In only seven days, a River Rock patron made $1.8 million in transactions with small bills, the investigation heard, and some of the suspicious transactions of the high roller were not reported by casino employees. Tottenham alerted Desmarais about the alarming transactions in the middle of the spree and that the patron was likely to return to the casino the next night.

Desmarais replied, asking if the VIP could be questioned by River Rock about his source of funds. The patron, however, continued with suspicious cash transactions and he was not questioned by River Rock workers, the inquiry heard.

Tottenham said in the email Desmarais, adding that it might be best for Lottery Corp. investigators to interview the patron instead that “I recognize we do not want to jeopardize revenue.”

Last week, the investigation found that Graydon, who was CEO of Lottery Corp. until 2014, had forced executives to meet their revenue goals or have their bonuses withheld.

The revenue pressures occurred during B.C. Employees of the Gaming Policy Enforcement Branch urged Lottery Corp. management to crackdown on hundreds of millions in $20 bills flooding into B.C. Casinos were funded by Asian gangs through the bets of Chinese high rollers that the branch thought were.

An email from Graydon to his Lottery Corp. executives said the inquiry heard that “I want to stress to this group that it is critical that we come in on budget from a net revenue perspective. I expect everyone to achieve that.”

He pushed back on the enforcement branch’s alert when Desmarais was hired in 2013 that organized crime was flooding B.C. Chinese casinos with drug cash, the inquiry heard.

In one case, he wrote an internal report that indicated that the source of funds for foreign high rollers was legal underground banking, the investigation heard, and that big amounts of cash in B.C. casinos were “often erroneously associated to organized crime.”

The investigation also heard that a “technical briefing” on B.C. was given by Desmarais in December 2014. Casinos to Cheryl Wenezenki-Yolland, the deputy minister responsible for gaming, and that there was also Lightbody and a staffer for Mike de Jong, then minister of gaming.

Commission lawyer Alison Latimer asked Desmarais why he told Wenezenki-Yolland that the high rollers’ source of cash could be clarified by ways of international underground banking.

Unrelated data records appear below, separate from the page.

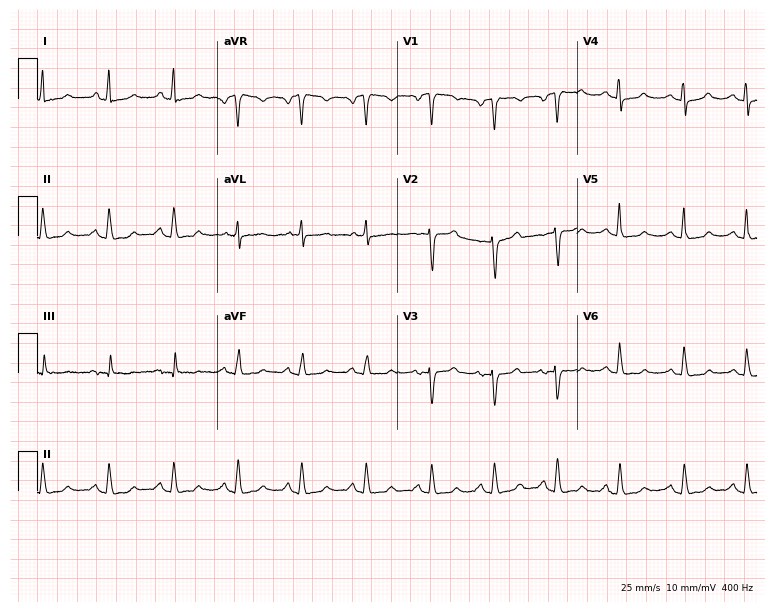
12-lead ECG from a 78-year-old female (7.3-second recording at 400 Hz). No first-degree AV block, right bundle branch block, left bundle branch block, sinus bradycardia, atrial fibrillation or sinus tachycardia recorded for this tracing. Other findings, if any, are not listed.
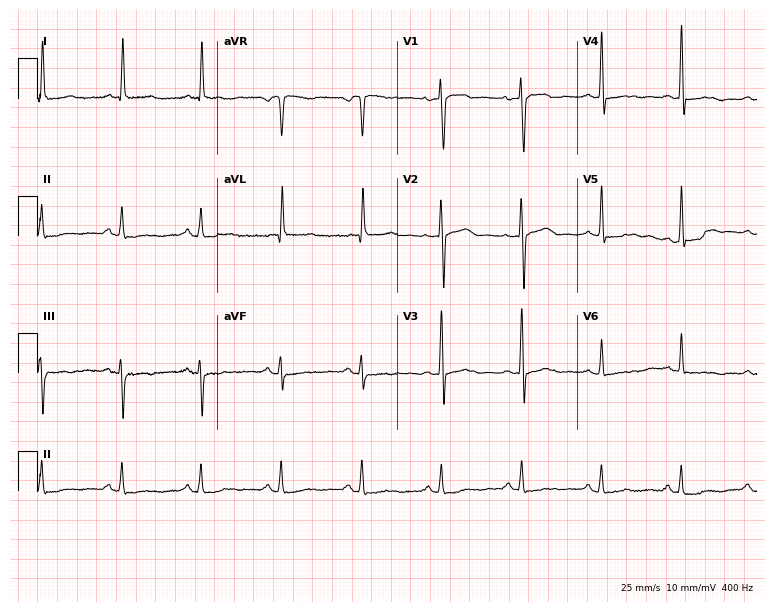
12-lead ECG from a female, 65 years old. No first-degree AV block, right bundle branch block, left bundle branch block, sinus bradycardia, atrial fibrillation or sinus tachycardia recorded for this tracing.
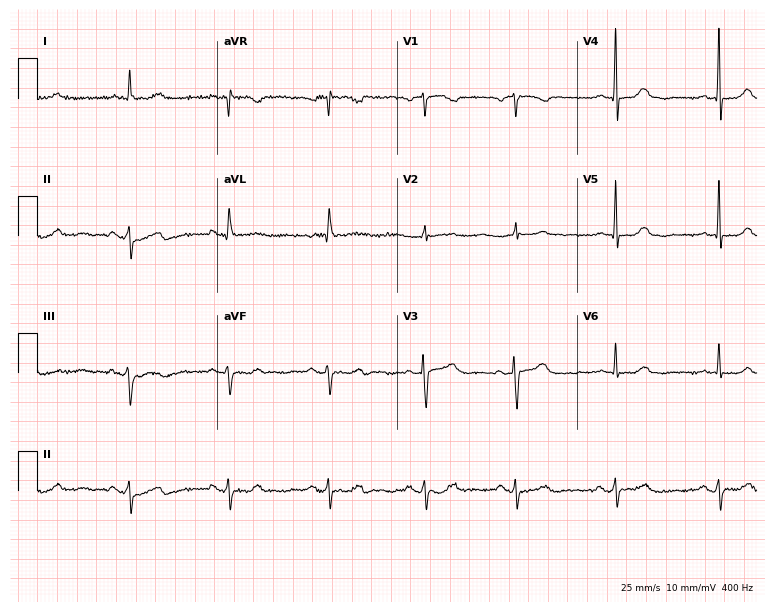
12-lead ECG from a female, 84 years old. Recorded interpretation: within normal limits.
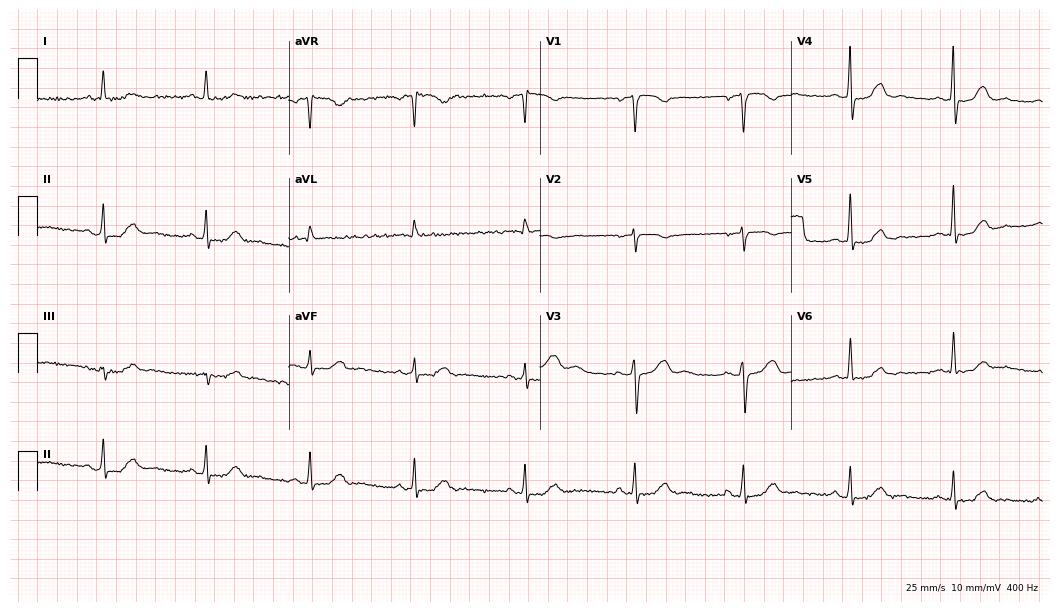
12-lead ECG from a 54-year-old woman. No first-degree AV block, right bundle branch block, left bundle branch block, sinus bradycardia, atrial fibrillation or sinus tachycardia recorded for this tracing. Other findings, if any, are not listed.
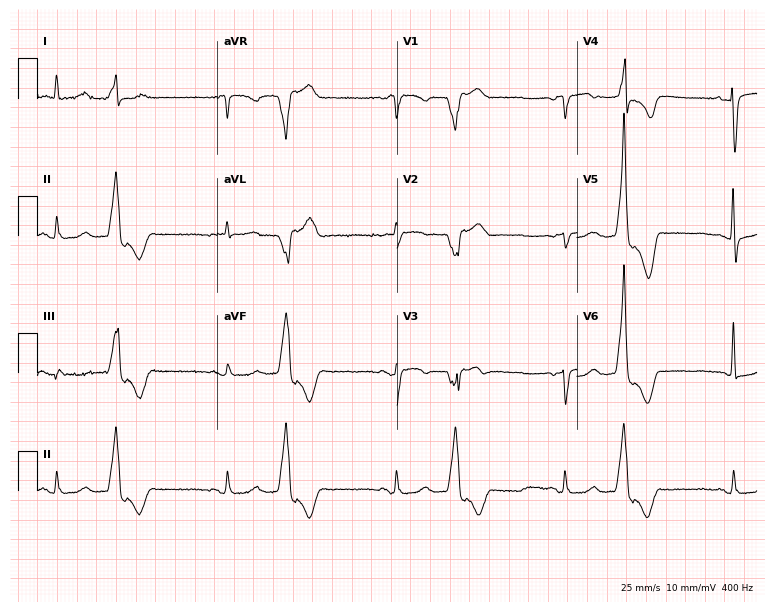
ECG (7.3-second recording at 400 Hz) — a 79-year-old female patient. Screened for six findings — first-degree AV block, right bundle branch block, left bundle branch block, sinus bradycardia, atrial fibrillation, sinus tachycardia — none is recorded.
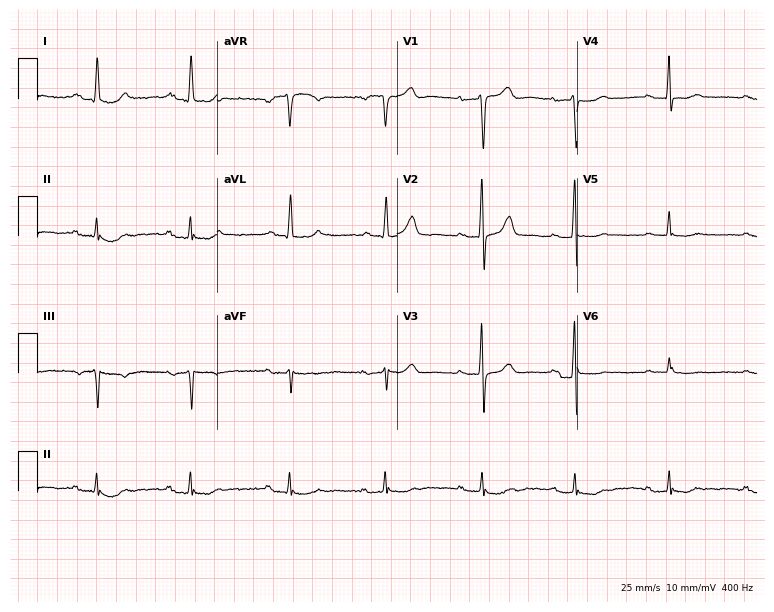
Standard 12-lead ECG recorded from a male patient, 71 years old (7.3-second recording at 400 Hz). The tracing shows first-degree AV block.
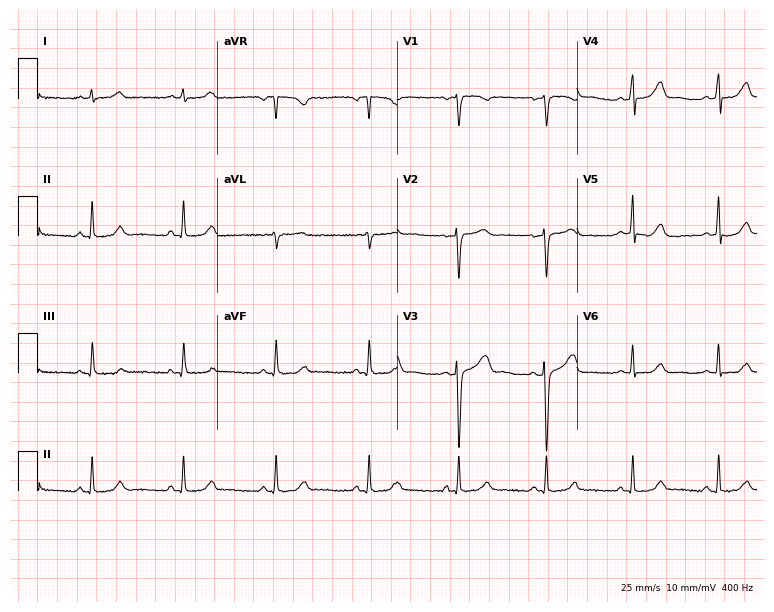
Electrocardiogram (7.3-second recording at 400 Hz), a woman, 33 years old. Of the six screened findings (first-degree AV block, right bundle branch block, left bundle branch block, sinus bradycardia, atrial fibrillation, sinus tachycardia), none is recorded. Only these six findings were labelled.
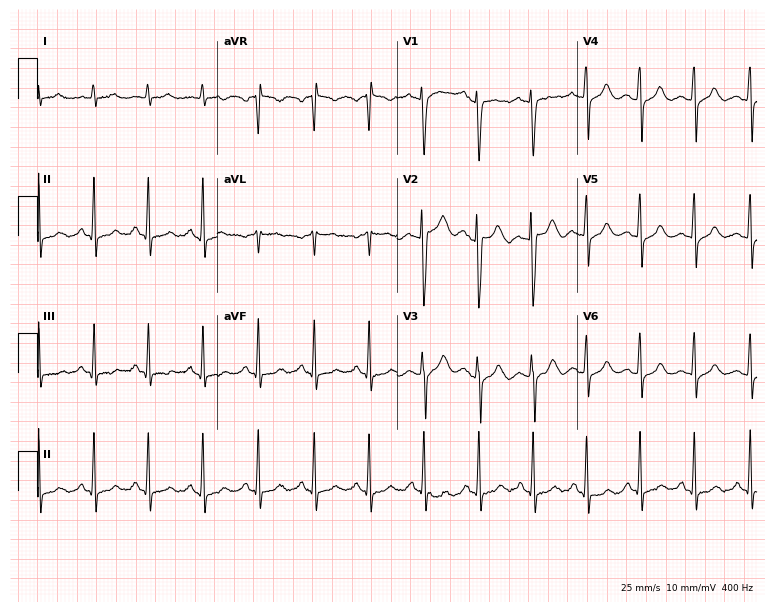
12-lead ECG from a 30-year-old female patient. Findings include sinus tachycardia (a sinus rate of 100 beats per minute or more).
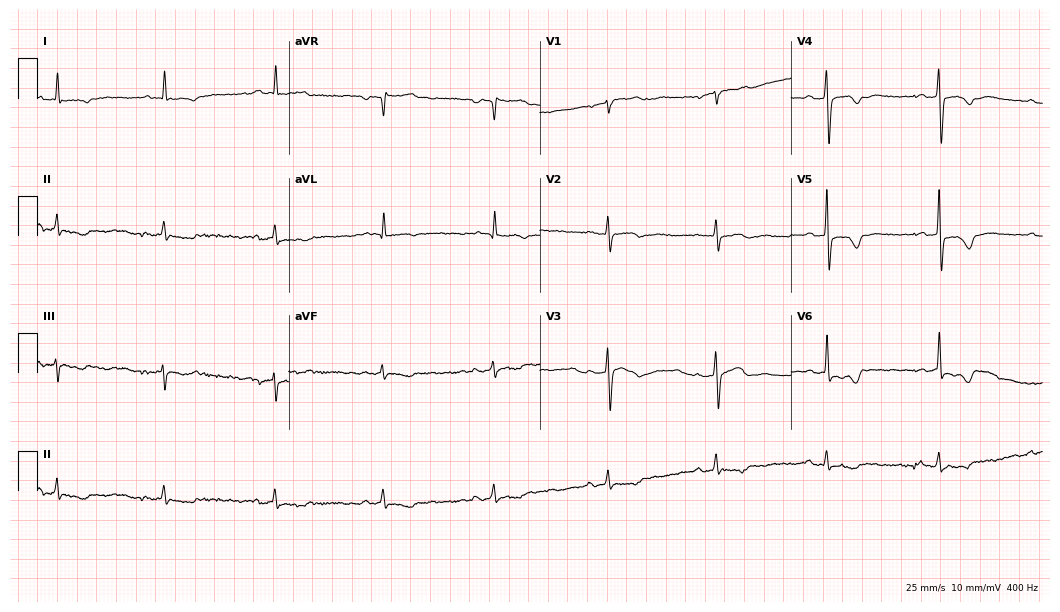
Electrocardiogram, a female patient, 83 years old. Overall reading on record: normal ECG.

Desmarais had already met with B.C. anti-gang units to discuss investigations into a suspected Asian organized crime loan-sharking ring at River Rock Casino, Latimer said, and that he had communicated repeatedly with Lottery Corp. investigator Mike Hiller, who told him that most Chinese high rollers at the casino got their cash from loan sharks and arranged to pay back loans in China.

Latimer asked that “Did you tell (Wenezenki-Yolland that the suspicious cash used by high rollers) could be attributed to underground banking?”

Desmarais said that “I never said it was entirely attributable.”

Latimer noted that Wenezenki-Yolland expressed concern that underground banking transactions could violate the “banking act” of Canada.

Desmarais told Latimer that he had agreed with Wenezenki-Yolland, but he did not take any action with regard to the issue she had raised.

And Desmarais maintained that he still believes that most high-rollers of River Rock were legitimate business people who were “unwitting” of being funded by transnational drug trafficking and money laundering schemes, which is what the RCMP said.

This week, his cross-examination was scheduled to begin.

In January, Rod Baker stepped down as president of Great Canadian Gaming after he and his wife were investigated for misrepresenting themselves in order to get an early dose of the COVID-19 vaccine.

It’s still possible to summon Baker to testify at the inquiry, reported to Global News by a spokeswoman for the tribunal.